### Material for the task
________________________________________

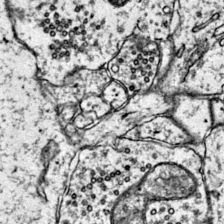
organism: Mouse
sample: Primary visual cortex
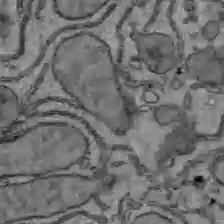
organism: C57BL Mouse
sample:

________________________________________

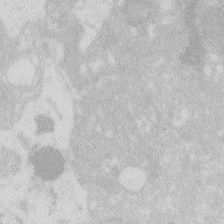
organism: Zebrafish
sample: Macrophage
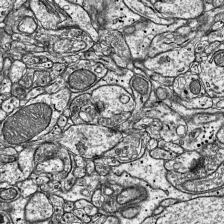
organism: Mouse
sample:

________________________________________

### What you have to do
Supply the count of lines in the entries that contain the word "organism", and nothing besides.

### Exercise answer
4